Friday, April 25, 2025

Willow Creek

Another #ChurchToo: The Chicago Tribune investigates Bill Hybels in 6,000 words

The Chicago Tribune set off a #ChurchToo tsunami last week when it ran a lengthy story (I counted 6,096 words) about the revered pastor of Willow Creek Church, a megachurch and global parachurch ministry hub northwest of the city.

Those of us on the beat were commenting on it almost as soon as the mega-story came out. It was clear to several of us that a ton of work that had gone into this piece and that reporters Manya Brachear Pashman and Jeff Coen must have been working on it for a long time.
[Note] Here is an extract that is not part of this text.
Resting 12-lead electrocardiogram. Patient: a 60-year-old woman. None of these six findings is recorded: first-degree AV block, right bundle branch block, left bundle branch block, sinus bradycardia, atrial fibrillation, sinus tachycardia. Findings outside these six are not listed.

Obviously, people have been talking about this situation for some time. The story begins:

Last October, the Rev. Bill Hybels stood before worshippers at his packed sanctuary and made a stunning announcement. After 42 years building northwest suburban Willow Creek Community Church into one of the nation’s most iconic and influential churches, Hybels was planning to step down as senior pastor.
“I feel released from this role,” he said, adding that he felt called to build on Willow Creek's reach across 130 countries with a focus on leadership development, particularly in the poorest regions of the world…
What much of the church didn’t know was that Hybels had been the subject of inquiries into claims that he ran afoul of church teachings by engaging in inappropriate behavior with women in his congregation – including employees – allegedly spanning decades. The inquiries had cleared Hybels, and church leaders said his exit had nothing to do with the allegations.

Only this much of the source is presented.